Exercise description:
A faithful copy of every record is needed here. Images must not appear in it.
Start of Block
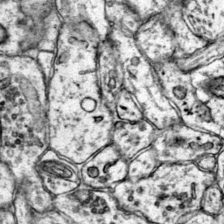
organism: Mouse
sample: Primary visual cortex
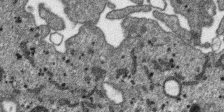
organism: Human
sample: Lung epithelial cells infected with SARS-CoV-2
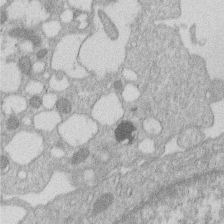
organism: Human
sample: Macrophage cells
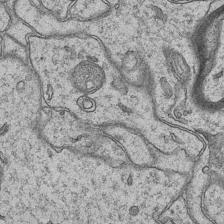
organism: Mouse
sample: CA1 Hippocampus
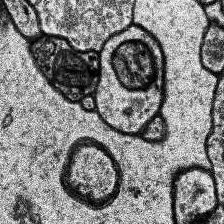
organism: Human
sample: Temporal Lobe
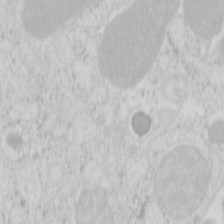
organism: Mouse
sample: Pancreas
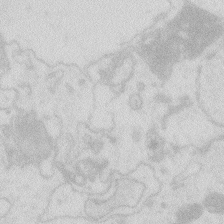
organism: Zebrafish
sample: Macrophage
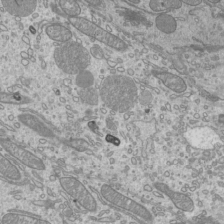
End of Block
Answer section:
organism: Mouse
sample: Primary visual cortex
organism: Human
sample: Lung epithelial cells infected with SARS-CoV-2
organism: Human
sample: Macrophage cells
organism: Mouse
sample: CA1 Hippocampus
organism: Human
sample: Temporal Lobe
organism: Mouse
sample: Pancreas
organism: Zebrafish
sample: Macrophage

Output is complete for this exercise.